I'm gonna say 5.5. It's just too bland for me. I acually like the first one better, minus the blue gravel...lol I'de give the first one a n 8


----------



## Camie (May 21, 2007)

Buggy said:


> Looks pretty good. Maybe a couple more silk plants. I say 6.5. Where is the apple snail?


In the second picture, the apple snail is behind the cave.


----------



## Camie (May 21, 2007)

TigerBarb12 said:


> 1-10, since im not for super natural looking tanks, and putting into perspective that you may be young like me and not have money, id give it a 7.5, but it is much better, more swimming room!


I'm actually quite a bit younger than you, i'm only about 12 and a half...:O


----------



## ikermalli (Sep 23, 2007)

Whoa!

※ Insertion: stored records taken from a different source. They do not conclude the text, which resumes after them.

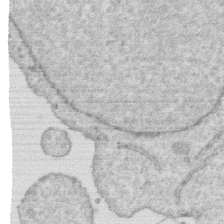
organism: Human
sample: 1205lu cells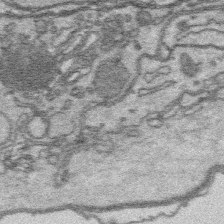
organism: Platynereis dumerilii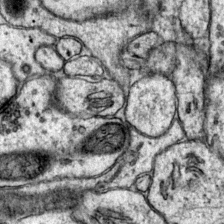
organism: Mouse
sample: Primary visual cortex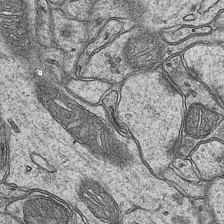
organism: Mouse
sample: CA1 Hippocampus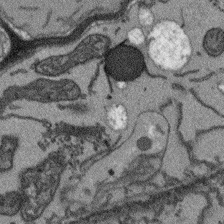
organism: Arabidopsis thaliana
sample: Root tip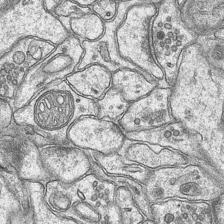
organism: Mouse
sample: CA1 Hippocampus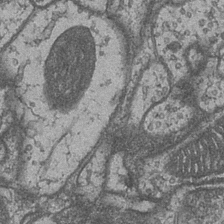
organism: Drosophila
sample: Optic medulla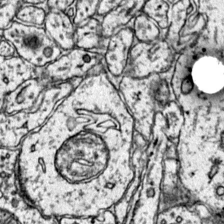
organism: Mouse
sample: Primary visual cortex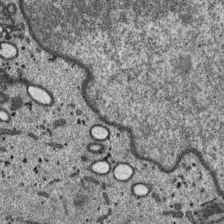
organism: Human
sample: Lung epithelial cells infected with SARS-CoV-2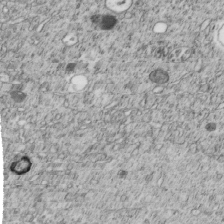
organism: C. elegans
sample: C. elegans embryo early stage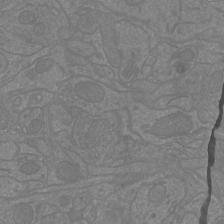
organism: Mouse
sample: Cortical neurons

That is amazing for a 12 year old, you made that tank better than I could and I'm thirteen.

lol, i know not much of an age difference


----------



## kbjunior8 (Sep 3, 2007)

ye but his tank is still way better then both of ours lol


----------



## ikermalli (Sep 23, 2007)

lol so true


----------



## Ice Prince (Jun 15, 2007)

id give it a 10 on improvement, but a 7 on actual appearence, i think its too bare. i would put more plants.


----------



## Dr_House (Aug 15, 2006)

I am quite impressed with the redecorating, Camie! I prefer a more natural looking aquarium, and you have definitely created that. If you like a less cluttered tank, more power to you. My wife would completely agree with your new aquascape and would tell you that mine are always too cluttered. It all boils down to taste. 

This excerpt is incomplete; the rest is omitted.